Data segment:
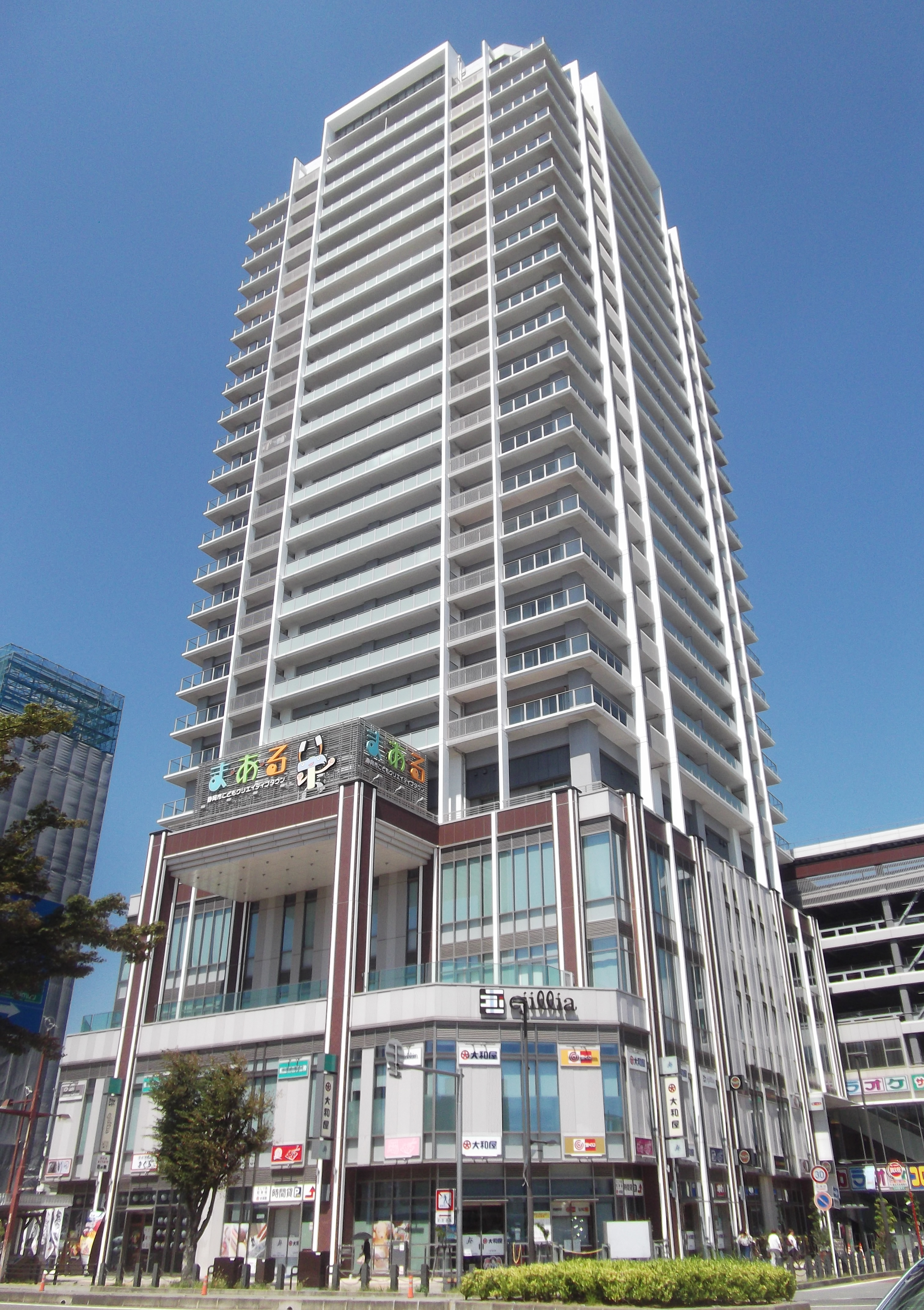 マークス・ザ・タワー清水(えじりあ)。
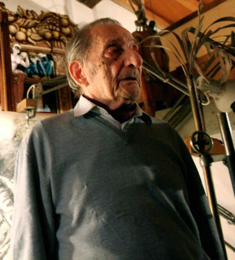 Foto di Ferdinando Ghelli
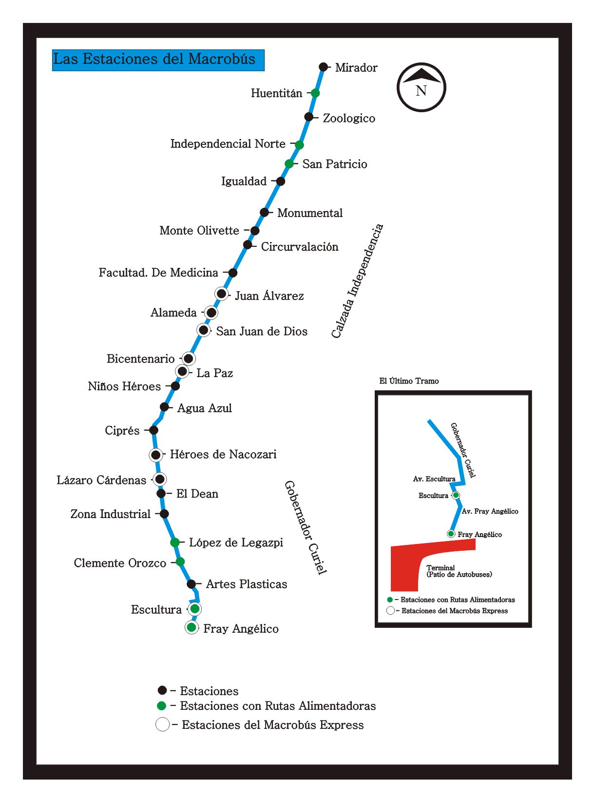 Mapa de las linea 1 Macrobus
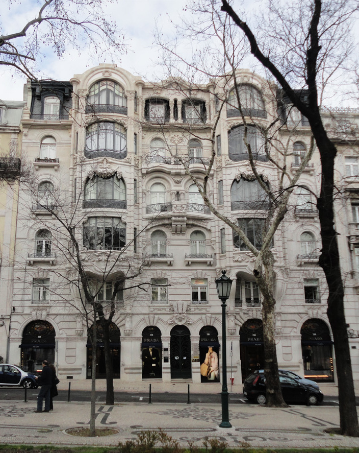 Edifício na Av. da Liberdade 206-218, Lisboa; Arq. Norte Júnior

Prompt: In the copy, only the lines from the one holding "Mapa de las linea 1 Macrobus" through the end of the listing above should appear, retyped exactly, both ends included, with no pictures.

Problem solution:
 Mapa de las linea 1 Macrobus
 Edifício na Av. da Liberdade 206-218, Lisboa; Arq. Norte Júnior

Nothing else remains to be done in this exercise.